To submit the application you will also need the Spark Master URL you saw earlier in the Spark UI (e.g. my-machine-name.local:7077
). You can then submit the application using the Spark submit scripts. For example:
$ cd /home/user1/my-apps/spark-1.6.0-bin-hadoop2.6
$ ./bin/spark-submit --master spark://my-machine-name.local:7077 file:///<path-to-consumer-jar>/customer-sales-consumer.jar
The customer sales consumer should now be running on the Spark cluster. You can check that we now have a running Spark application called CustomerSalesProcessor
on the Spark UI:
http://localhost:8080/
The producer application that creates a stream of customer sales will have been built at: <path-to-cloned-repository>/customer-sales-producer/target/customer-sales-producer.jar
. You can either run this jar directly or run the main class com.danosoftware.spark.main.CustomerSalesProducer
from an IDE.
Once the producer starts running, customer sales will be pushed into the Kafka messaging queue, which will then be consumed by the Spark application.
The spark stream processing can be monitored using the Spark application UI at: http://localhost:4040/
From here, click on Streaming
tab to monitor:
- Streaming Input Rate (how many customer sales consumed per second)
- Scheduling Delay (how long batches of customer sales are waiting to be processed)
- Processing Time (how long batches of customer sales took to process)
- Review performance of individual batches
By default, the Spark application will write high volume customers (based on the received customer sales) to a sub-directory of your home directory. For example: /home/user1/spark-results/customers.txt
.
When you're ready, stop the producer and watch how the streaming input rate drops to zero and the pending queue drops to zero once everything has been processed.

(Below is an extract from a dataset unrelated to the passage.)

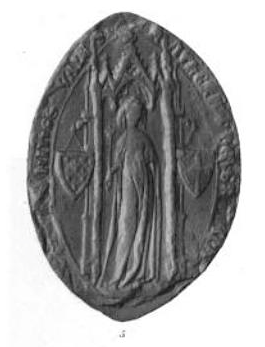 Catherine of Courtenay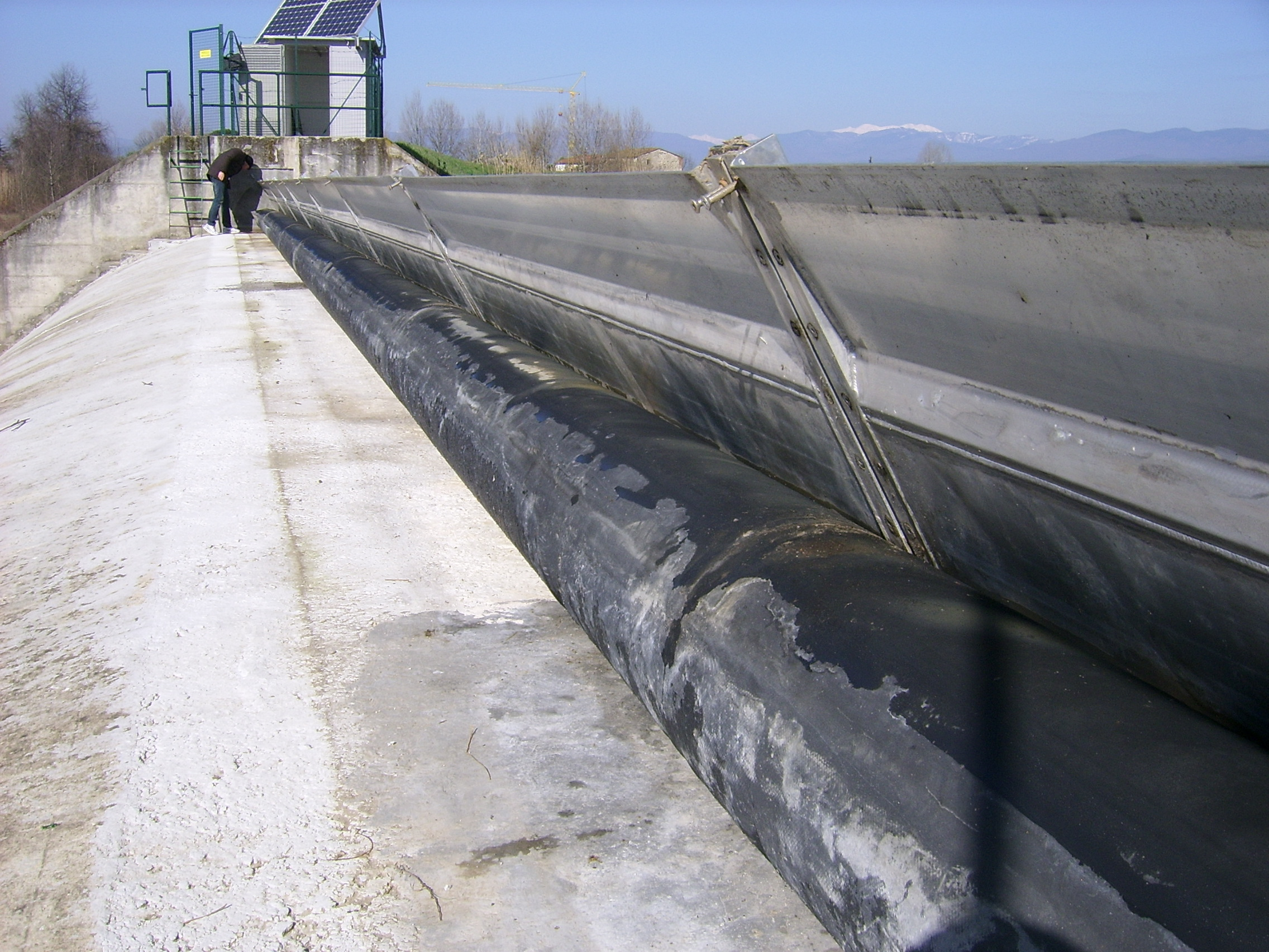 Si solleva in caso di portate di morbida nel torrente Ombrone

Stop the Spark application by killing it in the Spark UI or stopping the Spark submit process.
Use the built in Spark script to shutdown the Apache Spark cluster. For example:
$ cd /home/user1/my-apps/spark-1.6.0-bin-hadoop2.6
$ ./sbin/stop-all.sh
Use the provided bash script to stop of Apache Kafka. For example:
$ cd <path-to-cloned-repository>/scripts
$ ./stop_kafka.bash
This can sometimes fail to shutdown Kafka correctly. Any stray Kafka processes can also cause problems next time you attempt to start Kafka. Double-check for any Kafka processes still running:
$ ps aux | grep kafka
Manually kill any Kafka processes still running.